Task brief – Please output the data exactly, minus pictures.

*** Extracted entries Section Begins ***

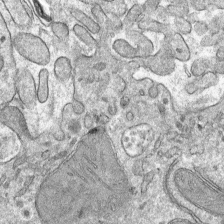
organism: Mouse
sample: Mouse hepatocytes
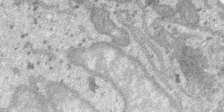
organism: Human
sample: Lung epithelial cells infected with SARS-CoV-2
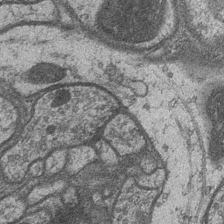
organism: Drosophila
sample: Optic medulla
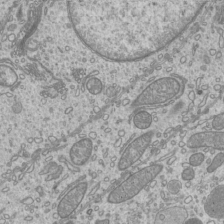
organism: Mouse
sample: Cilia; mouse epididymis
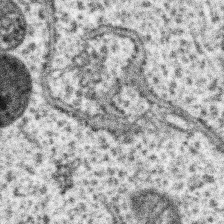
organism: Human
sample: HeLa cells
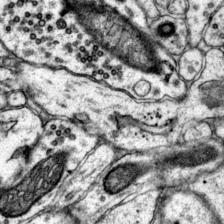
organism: Mouse
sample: Primary visual cortex
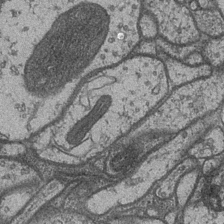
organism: Drosophila
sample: Optic medulla
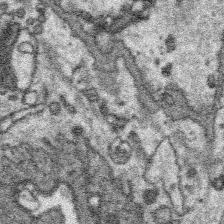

*** Extracted entries Section Ends ***

Output for this exercise –
organism: Mouse
sample: Mouse hepatocytes
organism: Human
sample: Lung epithelial cells infected with SARS-CoV-2
organism: Drosophila
sample: Optic medulla
organism: Mouse
sample: Cilia; mouse epididymis
organism: Human
sample: HeLa cells
organism: Mouse
sample: Primary visual cortex
organism: Drosophila
sample: Optic medulla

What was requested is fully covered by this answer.